Summary of individual contributions
| Team member | Role/contributions |
|---|---|
| KrishaVardhini Mahesh | Owner/ Implement Transformer Based Model |
| Ankitha Namala | Owner/ Implement Embedding Based Model |
Both contributed equally to data generation part while Krisha worked on Transformer Based Model and Ankitha worked on Embedding Based Model approach to solve the problem.
Methodology
Dataset Preparation
- Generated around 1000 complaints using a combination of LLM-based text generation and templates.
- Created binary labels for multi-label classification using MultiLabelBinarizer.
Embedding-Based Model
- Represented text using sentence embeddings.
- Trained Logistic Regression for multi-label prediction.
- Evaluated on held-out test set.
Transformer-Based Model
- Tokenized complaint texts with attention masks to use as input.
- Used RoBERTa-base fine-tuned model for multi-label classification.
- Binary cross-entropy across labels is used as loss, and the threshold value is iterated through 0.1 - 0.5 to maximize micro F1 on the training set.
- Best threshold from the training data applied to the test set.
Results
See the rubric
We evaluated two approaches for multi-label complaint classification:
- Embedding-based model using sentence embeddings + Logistic Regression (One-vs-Rest)
- Transformer-based model using RoBERTa-base fine-tuned on the synthetic dataset with optimized threshold.
Both models were evaluated on the same test set.
| Metric | Embedding-Based Model | Transformer-Based Model |
|---|---|---|
| Subset Accuracy | 0.6565 | 0.7696 |
| Micro F1 | 0.8483 | 0.9137 |
| Macro F1 | 0.8485 | 0.9156 |
Transformer-based method stood out to be a better model with its ability to understand nuanced customer language and multi-label overlap, making it a significantly more reliable model for real-world use.
Error analysis
See the rubric
Based on the classification report, we can understand that:
- The embedding model struggles with context-heavy complaints and multi-level ambiguity.
- The transformer model improves recall and label consistency, indicating strong contextual understanding.
- Both models agree that customer service is the most challenging label due to vagueness and overlap with other categories.
Reproducibility
See the rubric If you'ved covered this in your code repository's README, you can simply link to that document with a note.
Clone Reporsitory
1git clone https://github.com/uazhlt-ms-program/ling-582-fall-2025-course-project-code-krisha-ankitha.git- Verify Dependencies
Python >= 3.10 recommended Visual Studio Code
Other dependencies will be installed based on the requirement and is already a part of the code file.

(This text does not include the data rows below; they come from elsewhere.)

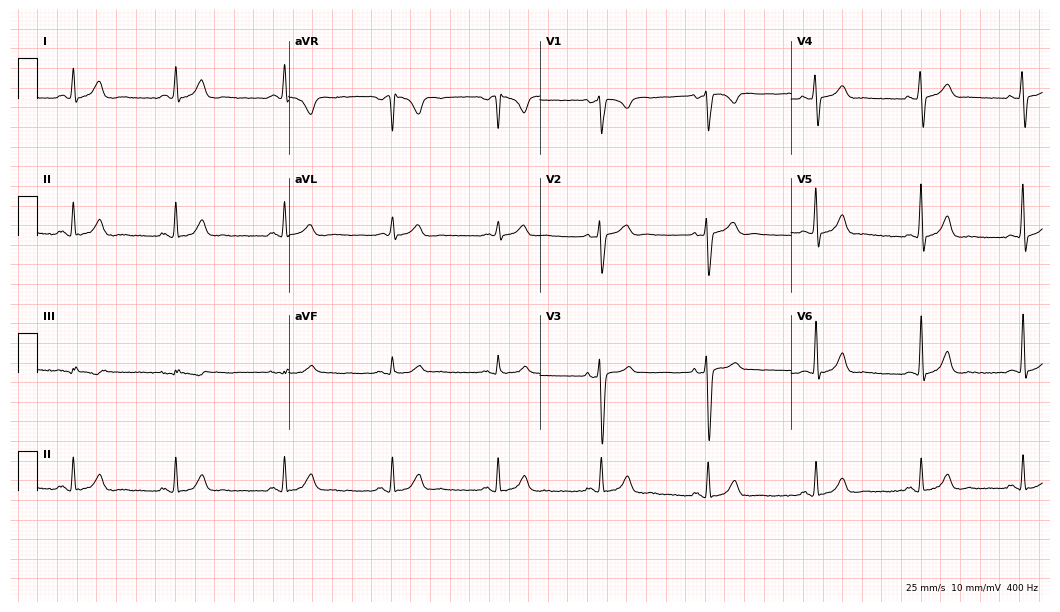
Electrocardiogram, a male patient, 42 years old. Of the six screened findings (first-degree AV block, right bundle branch block (RBBB), left bundle branch block (LBBB), sinus bradycardia, atrial fibrillation (AF), sinus tachycardia), none is recorded.
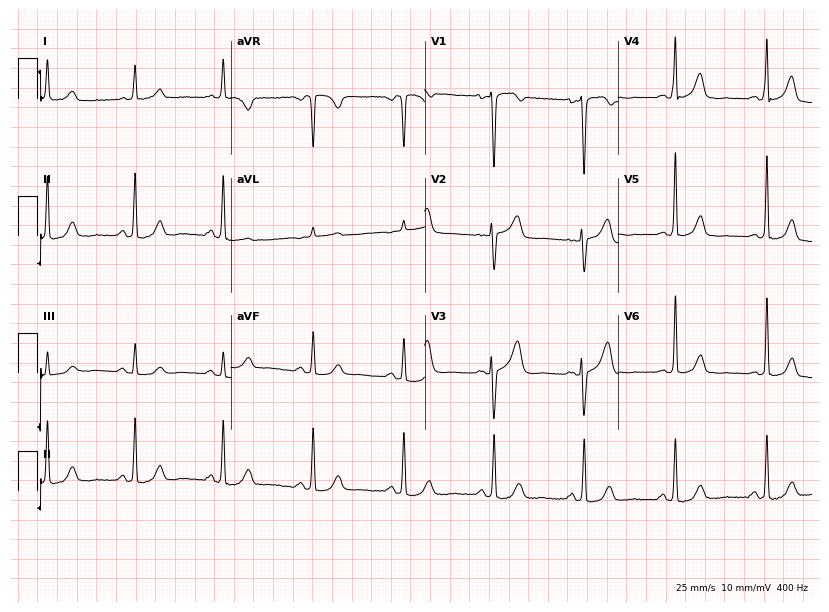
12-lead ECG from a 62-year-old female. Labelled as a normal ECG.
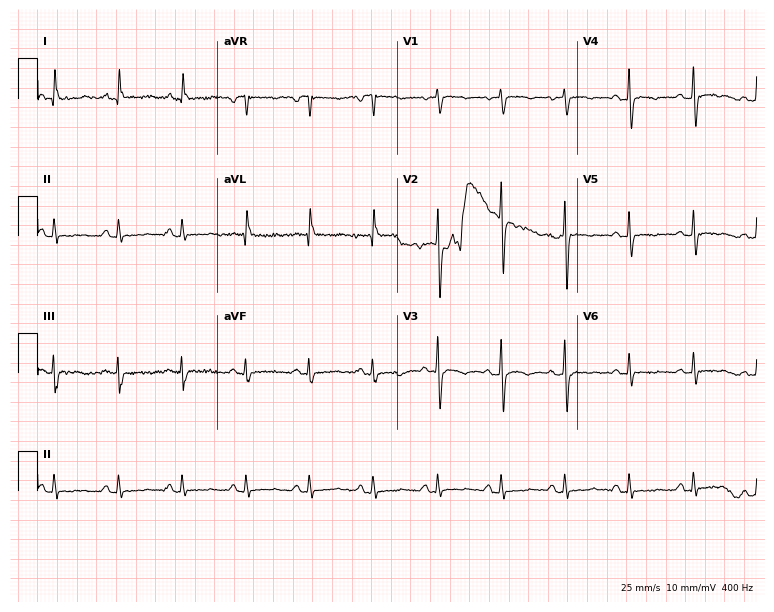
Resting 12-lead electrocardiogram. Patient: a 45-year-old man. None of these six findings is recorded: first-degree AV block, right bundle branch block, left bundle branch block, sinus bradycardia, atrial fibrillation, sinus tachycardia.
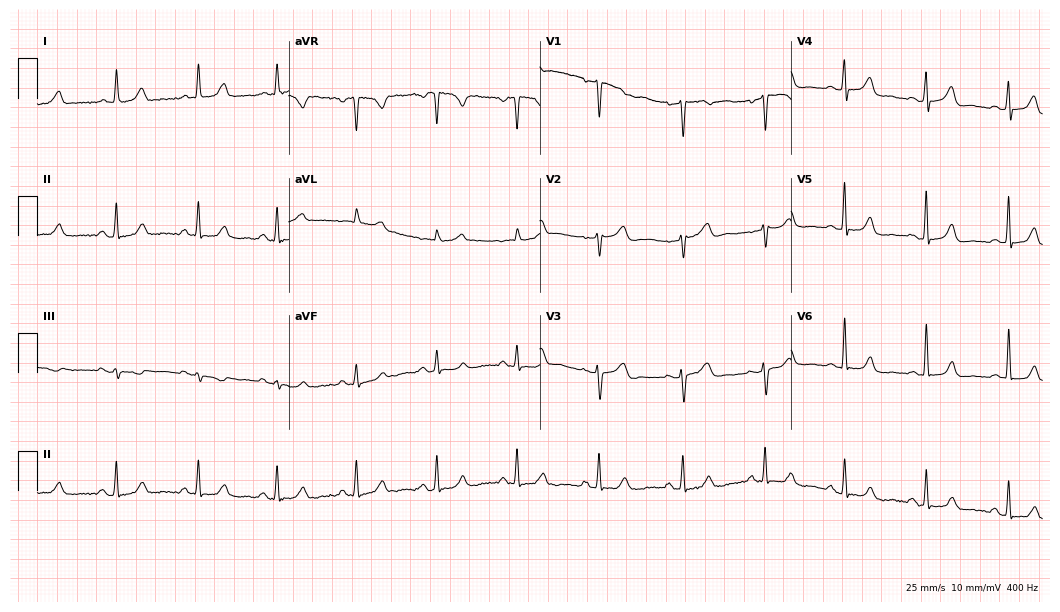
ECG — a 54-year-old woman. Screened for six findings — first-degree AV block, right bundle branch block, left bundle branch block, sinus bradycardia, atrial fibrillation, sinus tachycardia — none is recorded.
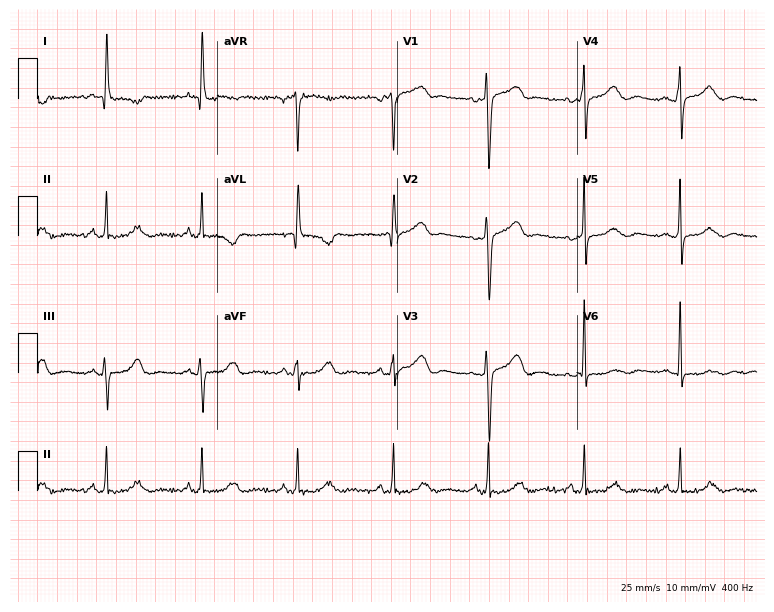
Standard 12-lead ECG recorded from a 67-year-old female patient (7.3-second recording at 400 Hz). Read as a normal ECG.
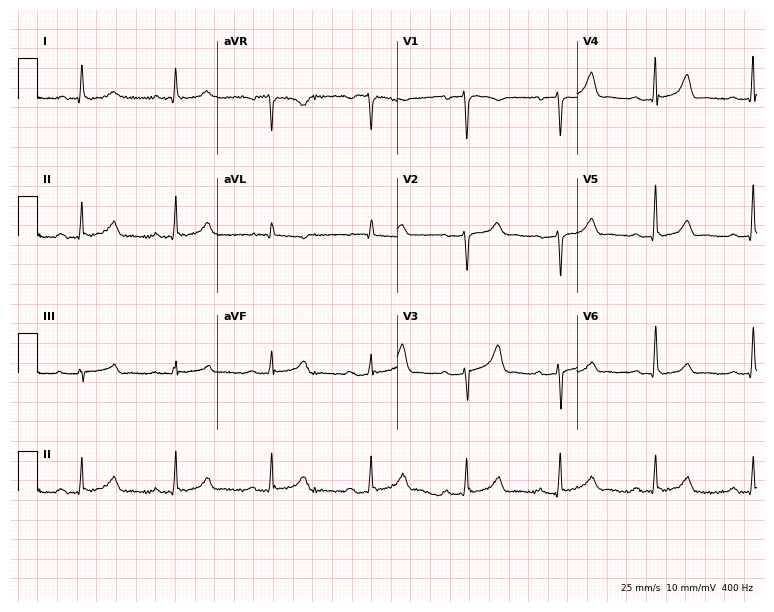
12-lead ECG from a 55-year-old female patient (7.3-second recording at 400 Hz). Recorded interpretation: within normal limits.
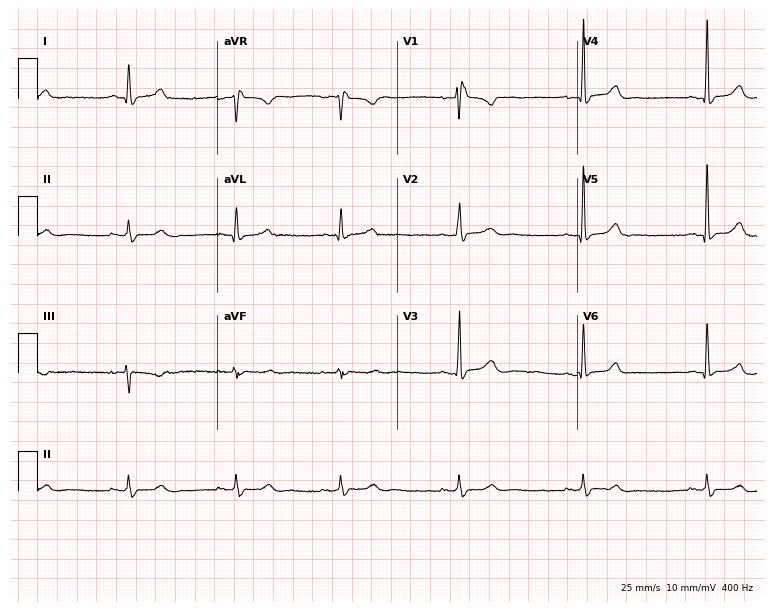
ECG — a 53-year-old female. Findings include right bundle branch block.
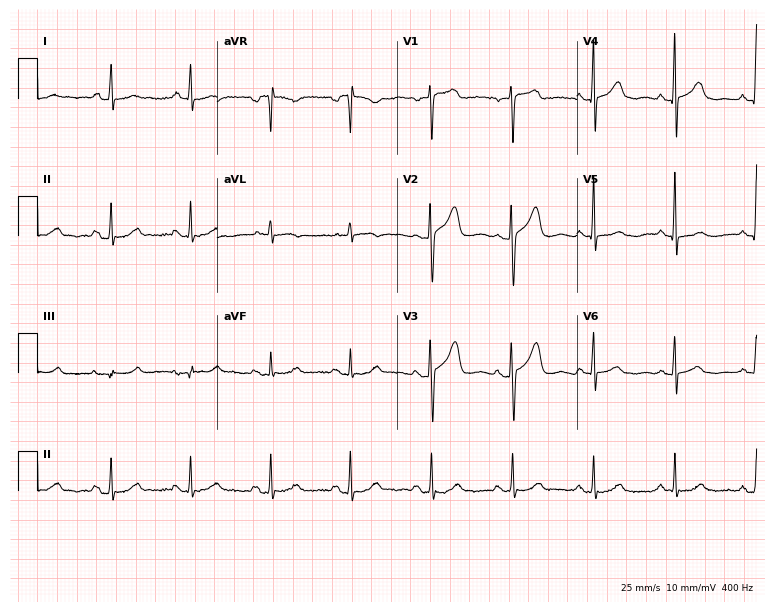
ECG (7.3-second recording at 400 Hz) — a 74-year-old woman. Screened for six findings — first-degree AV block, right bundle branch block, left bundle branch block, sinus bradycardia, atrial fibrillation, sinus tachycardia — none is recorded.

- Open and run the notebook
To run the ipynb file, open jupyter and run the file Retail Customer Complaint Categorizer.ipynb to create the submission.csv file
1jupyter notebookTo run in Visual Studio Code, enable extensions and run either Retail Customer Complaint Categorizer.ipynb by clicking on "Run All Cells"
Future improvements
See the rubric
Complaints may belong to multiple categories and could be challenging to categorise, as careful threshold tuning is required. Some categories might be underrepresented, which can pose class imbalance and should be accounted for while modeling. Synthetic complaints may not capture all linguistic variations of real-world complaints.
- Increasing dataset size and to include real complaints.
- Experiment with hierarchical multi-label models or ensemble approaches combining transformer and embedding-based methods.
- Considering category-specific thresholds to improve recall for rare classes.
- Implementing k-fold cross-validation to ensure robustness.